- Born: 1976 (age 49–50) Sunderland, England
- Occupations: Broadcast journalist and news presenter

= Catherine Jacob (journalist) =

English journalist (born 1976)

Catherine Maura Jacob (born 1976 in Sunderland, England) is a freelance broadcast journalist and news presenter.

==Early life==
Jacob was educated at St. Anthony's Girls School in Sunderland and graduated from Durham University with a degree in Modern Languages in 1999.

==Career==
In her early career she was a traffic reporter for BBC Newcastle and news correspondent for BBC Look North.

In September 2000, she moved to ITN an editorial trainee, working across Channel 4 News, ITV News and 5 News. She became a fully-fledged producer and later reporter for ITV News in 2002.

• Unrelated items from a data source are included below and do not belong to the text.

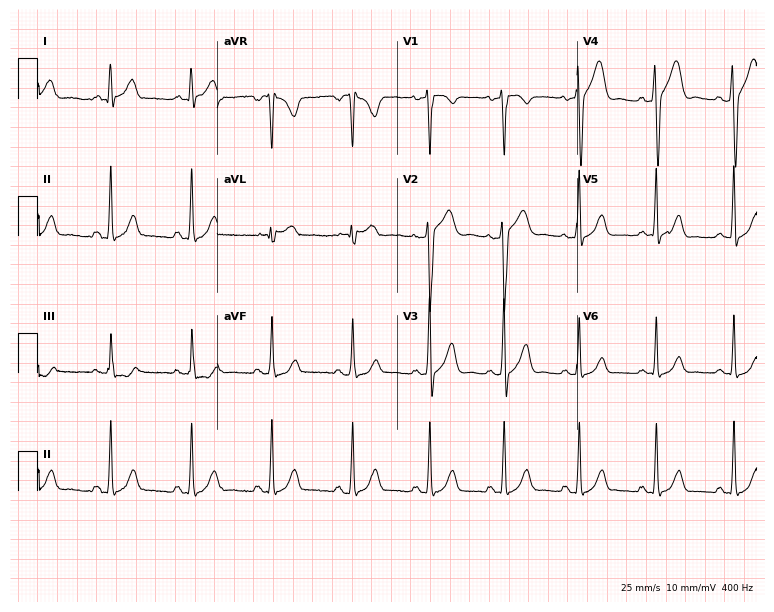
ECG (7.3-second recording at 400 Hz) — a man, 46 years old. Labelled as a normal ECG.
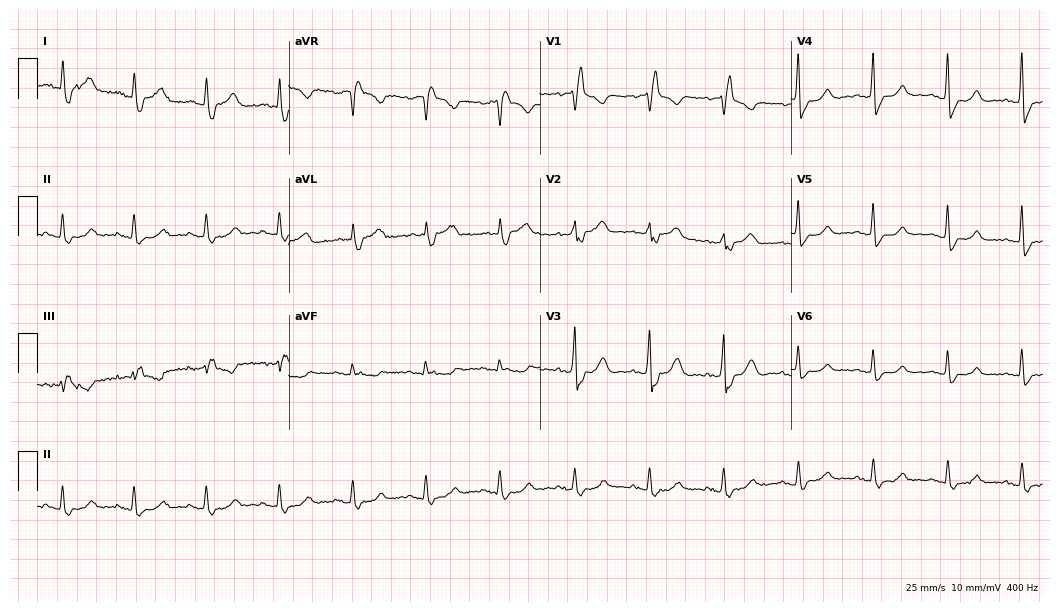
12-lead ECG from a woman, 82 years old. Screened for six findings — first-degree AV block, right bundle branch block (RBBB), left bundle branch block (LBBB), sinus bradycardia, atrial fibrillation (AF), sinus tachycardia — none is recorded. Only these six findings were labelled.
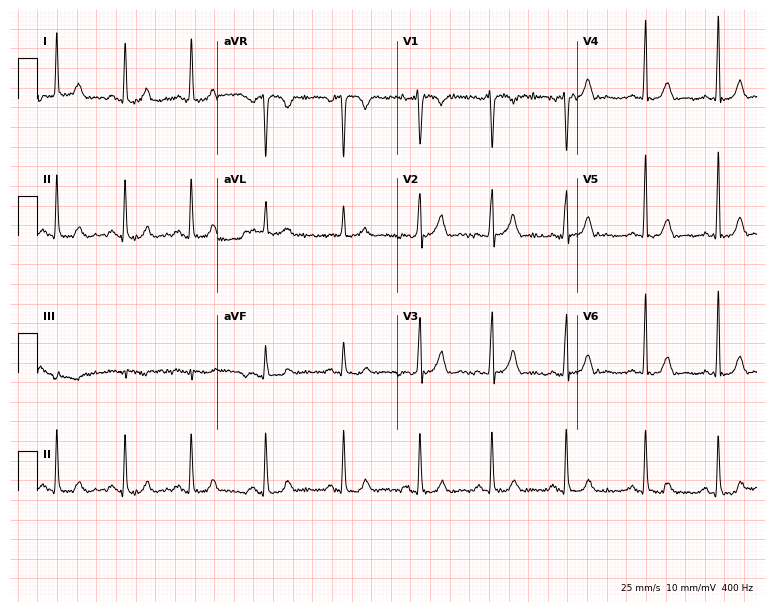
Standard 12-lead ECG recorded from a female patient, 24 years old. Read as a normal ECG.
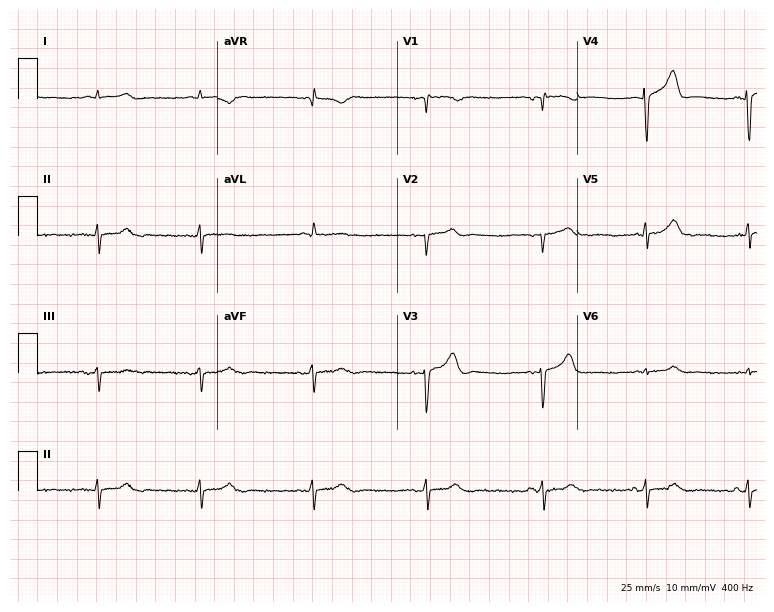
12-lead ECG from a 74-year-old male. Screened for six findings — first-degree AV block, right bundle branch block, left bundle branch block, sinus bradycardia, atrial fibrillation, sinus tachycardia — none is recorded. Other findings, if any, are not listed.
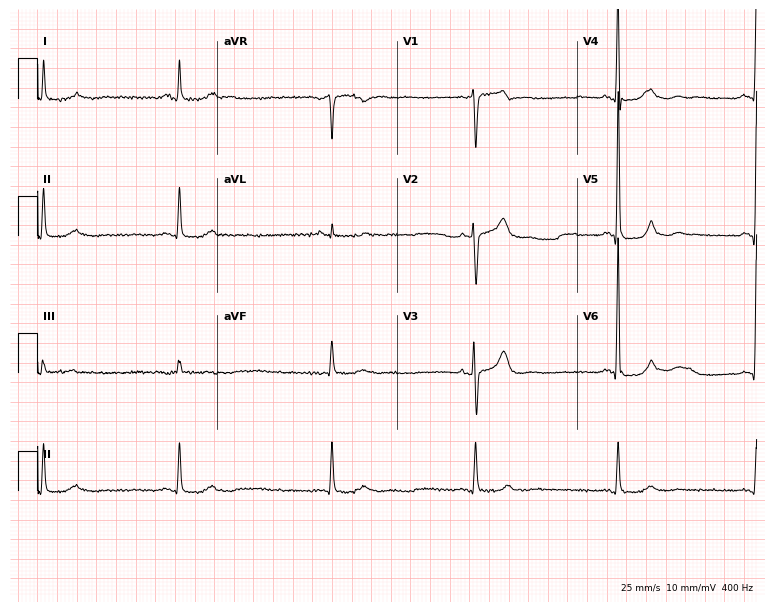
Resting 12-lead electrocardiogram. Patient: a male, 66 years old. None of these six findings is recorded: first-degree AV block, right bundle branch block, left bundle branch block, sinus bradycardia, atrial fibrillation, sinus tachycardia. Only these six findings were labelled.
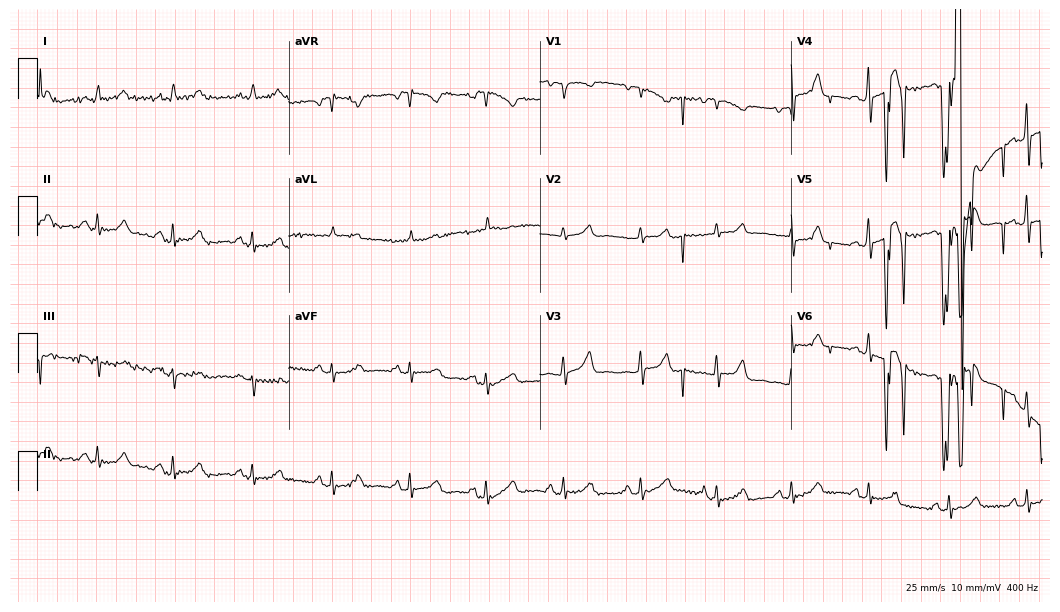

From 2004, she was the Royal Correspondent for 5 News and from 2007 the Environment Correspondent for Sky News. From 2010 she would become a freelance news correspondent for Sky News until April 2013.

In 2013, she appeared as a news presenter for Granada Reports, ITV News Tyne Tees and Lookaround.

She is the youngest journalist ever to be awarded the Golden Nymph for Best News Story at the Monte Carlo film and TV awards for an investigation into child labor in the ship breaking yards of Bangladesh.